Abstract
The chapter attends to some fundamental questions in understanding the role of language in the commodification process: What exactly is commodified under what conditions? What other symbolic and material resources are convertible and valued as resources, where and for what purposes? The chapter makes a case that individuals from marginalized ethnic communities in tourism destinations utilize language and other semiotic-material resources as they negotiate their position, often in an ambivalent way, in the rapidly transforming political and economic environment.
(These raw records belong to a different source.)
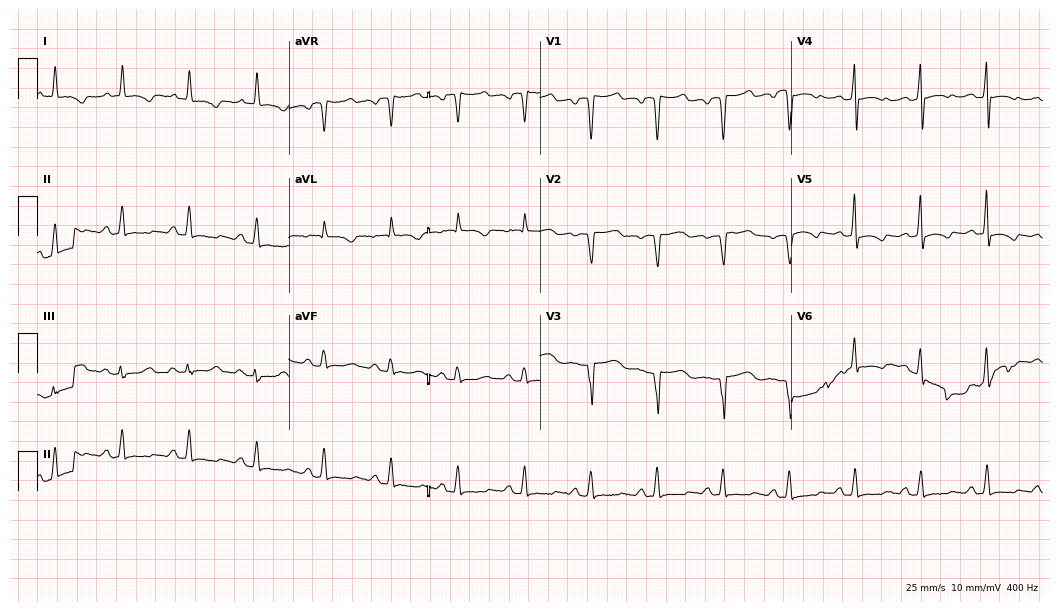
12-lead ECG from a female patient, 76 years old. Screened for six findings — first-degree AV block, right bundle branch block, left bundle branch block, sinus bradycardia, atrial fibrillation, sinus tachycardia — none is recorded.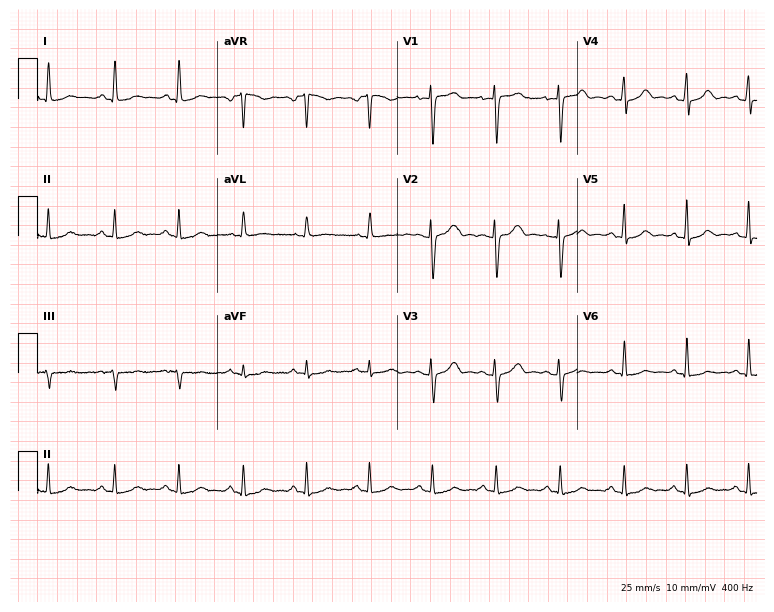
Standard 12-lead ECG recorded from a 34-year-old female. Read as a normal ECG.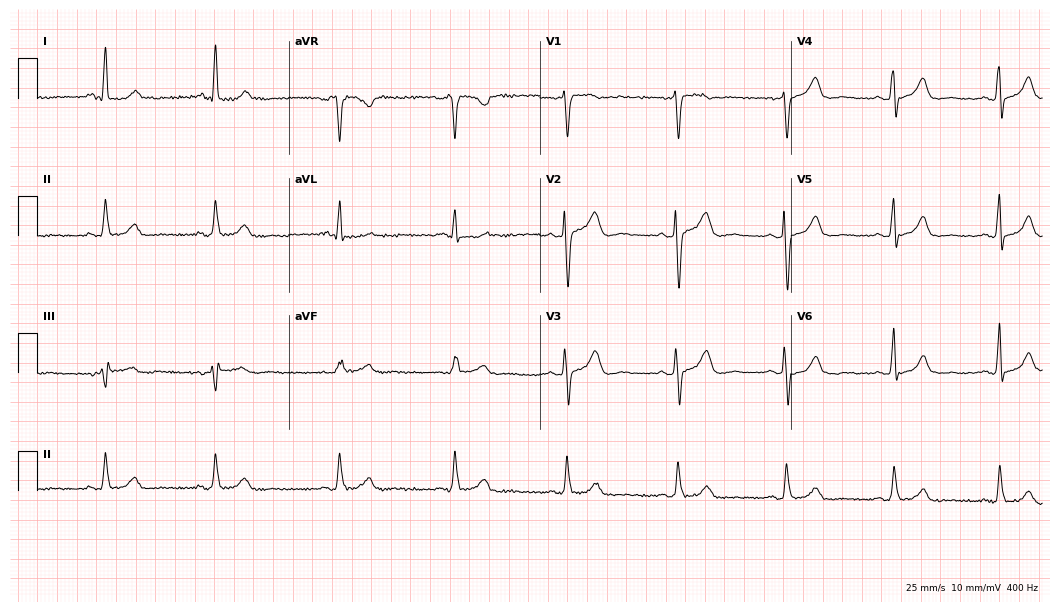
Resting 12-lead electrocardiogram (10.2-second recording at 400 Hz). Patient: a woman, 63 years old. Read as a normal ECG.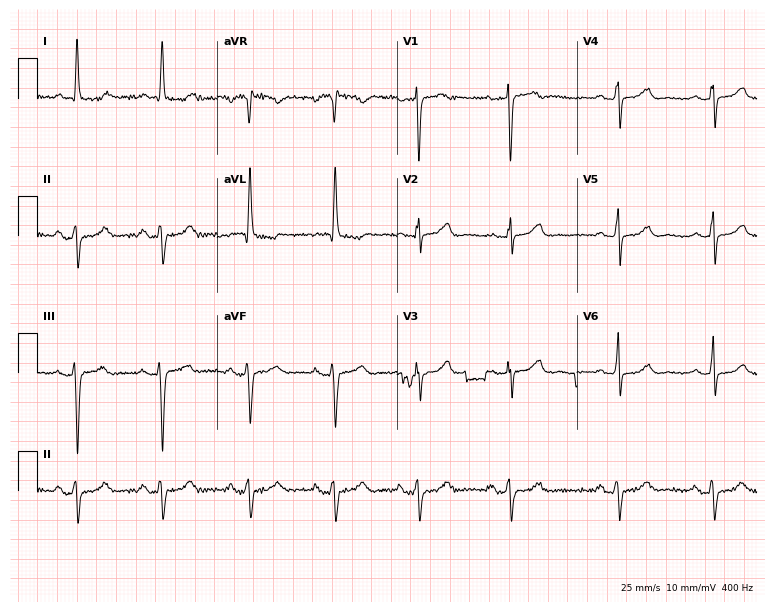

Sociolinguistics and applied linguistics scholarship has shown that recent developments in the political economy have led to the commodification of language both as a communication tool as well as a material to be exchanged in the late capitalist market. This chapter begins with a historical overview of how ethnicity has been understood in Nepali politics and tourism with a particular emphasis on marginalized communities. The findings have shown that language and the semiotics of signs and place are deployed as resources to territorialize, deterritorialize, and reterritorialize the Himalayan village in the context of heritage tourism. The chapter focuses on a Tamang village in the Himalayas, Nepal and examines language as a political and an economic resource. Discourses about ethnicity in the past have influenced and been shaped by local politics and the global tourism markets in Nepal. As the villagers of Gatlang situate ethnicity within the nexus between the tourism market and national politics, they have started experiencing new tensions.